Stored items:
================================

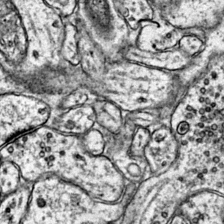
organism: Mouse
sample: Primary visual cortex
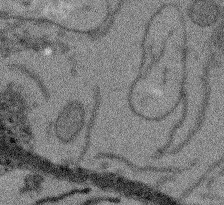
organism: Arabidopsis thaliana
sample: Root tip
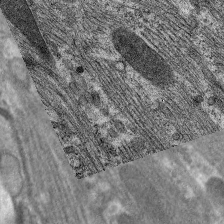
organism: C. elegans
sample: Pharynx
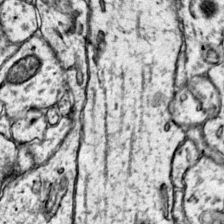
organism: Mouse
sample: Primary visual cortex
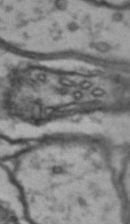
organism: Drosophila
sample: Brain
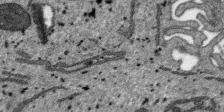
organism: Human
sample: Lung epithelial cells, uninfected (mock) control
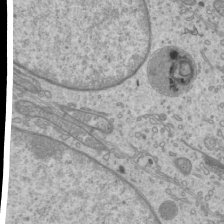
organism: Mouse
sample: Cilia; mouse epididymis
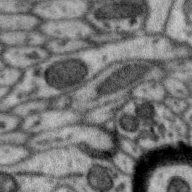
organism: Zebra finch
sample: Brain
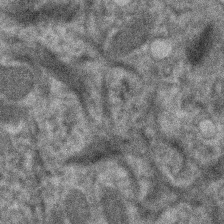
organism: Human
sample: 1205lu cells
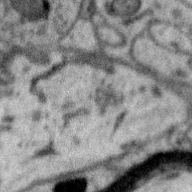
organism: Zebra finch
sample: Brain
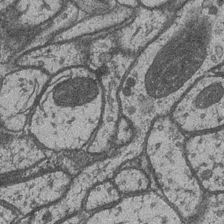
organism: Drosophila
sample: Optic medulla
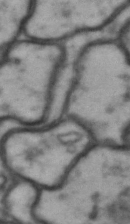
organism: Drosophila
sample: Brain
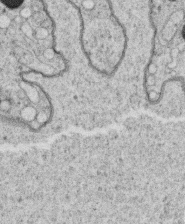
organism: C. elegans
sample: C. elegans oocyte; sperm cells
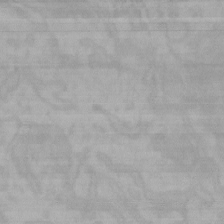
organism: Mouse
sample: Choroid plexus
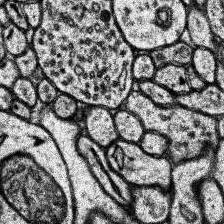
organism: Human
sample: Temporal Lobe
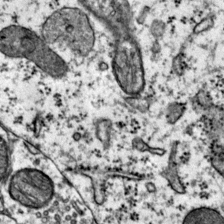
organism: Mouse
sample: Primary visual cortex
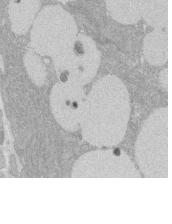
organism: Rat
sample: Salivary granule
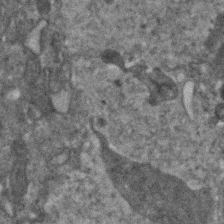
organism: Human
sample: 1205lu cells
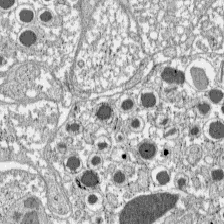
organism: C57BL Mouse
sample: Pancreatic islet
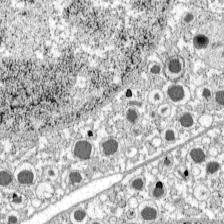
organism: C57BL Mouse
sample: Pancreatic islet
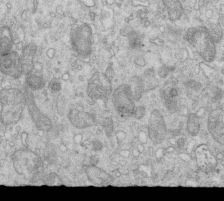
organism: Mouse
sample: Multiciliated cells
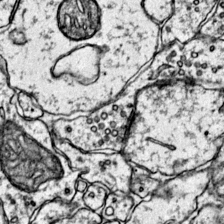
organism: Mouse
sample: Primary visual cortex
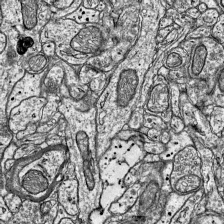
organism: Mouse
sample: Visual Cortex
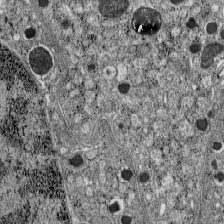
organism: C57BL Mouse
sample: Pancreatic islet
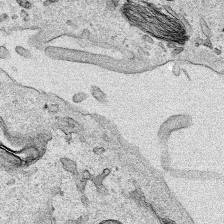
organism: Human
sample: Mitochondria in HCT116 cells
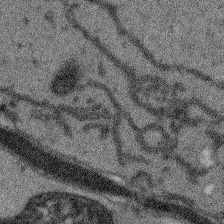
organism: Arabidopsis thaliana
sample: Root tip
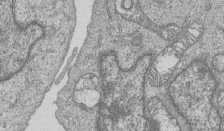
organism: Human
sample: MDA-MB-231 cells
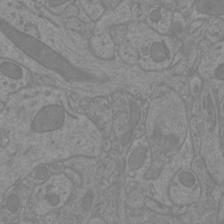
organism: Mouse
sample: Cortical neurons
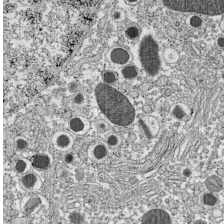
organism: C57BL Mouse
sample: Pancreatic islet
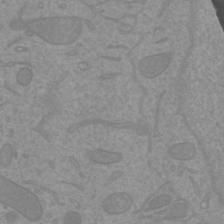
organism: Mouse
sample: Cortical neurons
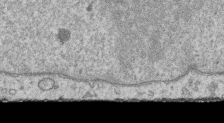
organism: Human
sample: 1205lu cells
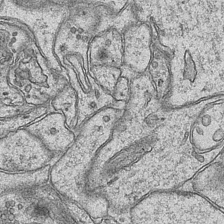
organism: Mouse
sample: CA1 Hippocampus
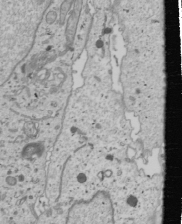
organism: Human
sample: Mitochondria in U2OS cells
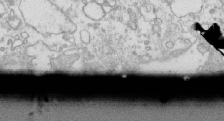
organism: Mouse
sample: Macrophages
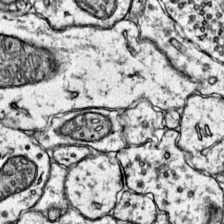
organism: Mouse
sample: Primary visual cortex
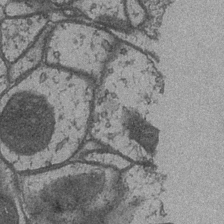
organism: Drosophila
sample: Optic medulla
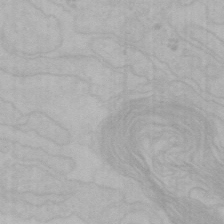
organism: Mouse
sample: Choroid plexus
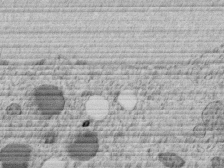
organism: C. elegans
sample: C. elegans embryo early stage
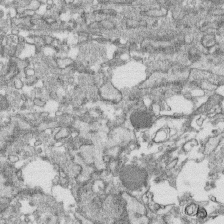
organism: Human
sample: CRL-1474
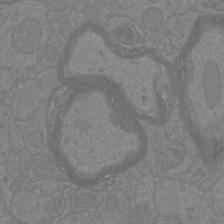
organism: Mouse
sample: Cortical neurons
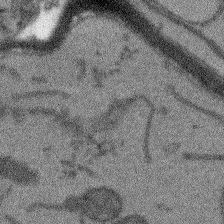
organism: Arabidopsis thaliana
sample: Root tip
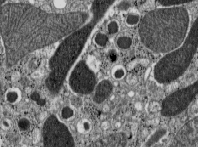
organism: C57BL Mouse
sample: Pancreatic islet
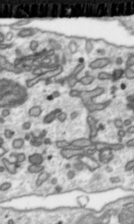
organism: Toxoplasma gondii
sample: Parasites in a vacuole inside a host cell
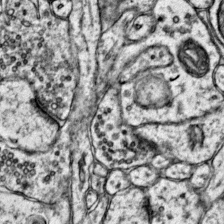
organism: Mouse
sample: Primary visual cortex
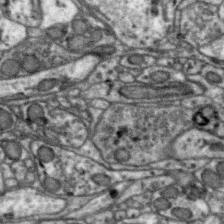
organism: Zebra finch
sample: Brain
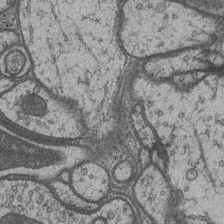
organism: Drosophila
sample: Optic medulla
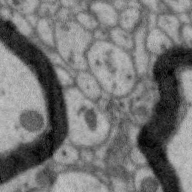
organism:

================================

● WHAT YOU WILL DO:
Apart from the pictures, repeat every entry exactly.

● SOLUTION TO THE PROBLEM:
organism: Mouse
sample: Primary visual cortex
organism: Arabidopsis thaliana
sample: Root tip
organism: C. elegans
sample: Pharynx
organism: Mouse
sample: Primary visual cortex
organism: Drosophila
sample: Brain
organism: Human
sample: Lung epithelial cells, uninfected (mock) control
organism: Mouse
sample: Cilia; mouse epididymis
organism: Zebra finch
sample: Brain
organism: Human
sample: 1205lu cells
organism: Zebra finch
sample: Brain
organism: Drosophila
sample: Optic medulla
organism: Drosophila
sample: Brain
organism: C. elegans
sample: C. elegans oocyte; sperm cells
organism: Mouse
sample: Choroid plexus
organism: Human
sample: Temporal Lobe
organism: Mouse
sample: Primary visual cortex
organism: Rat
sample: Salivary granule
organism: Human
sample: 1205lu cells
organism: C57BL Mouse
sample: Pancreatic islet
organism: C57BL Mouse
sample: Pancreatic islet
organism: Mouse
sample: Multiciliated cells
organism: Mouse
sample: Primary visual cortex
organism: Mouse
sample: Visual Cortex
organism: C57BL Mouse
sample: Pancreatic islet
organism: Human
sample: Mitochondria in HCT116 cells
organism: Arabidopsis thaliana
sample: Root tip
organism: Human
sample: MDA-MB-231 cells
organism: Mouse
sample: Cortical neurons
organism: C57BL Mouse
sample: Pancreatic islet
organism: Mouse
sample: Cortical neurons
organism: Human
sample: 1205lu cells
organism: Mouse
sample: CA1 Hippocampus
organism: Human
sample: Mitochondria in U2OS cells
organism: Mouse
sample: Macrophages
organism: Mouse
sample: Primary visual cortex
organism: Drosophila
sample: Optic medulla
organism: Mouse
sample: Choroid plexus
organism: C. elegans
sample: C. elegans embryo early stage
organism: Human
sample: CRL-1474
organism: Mouse
sample: Cortical neurons
organism: Arabidopsis thaliana
sample: Root tip
organism: C57BL Mouse
sample: Pancreatic islet
organism: Toxoplasma gondii
sample: Parasites in a vacuole inside a host cell
organism: Mouse
sample: Primary visual cortex
organism: Zebra finch
sample: Brain
organism: Drosophila
sample: Optic medulla
organism:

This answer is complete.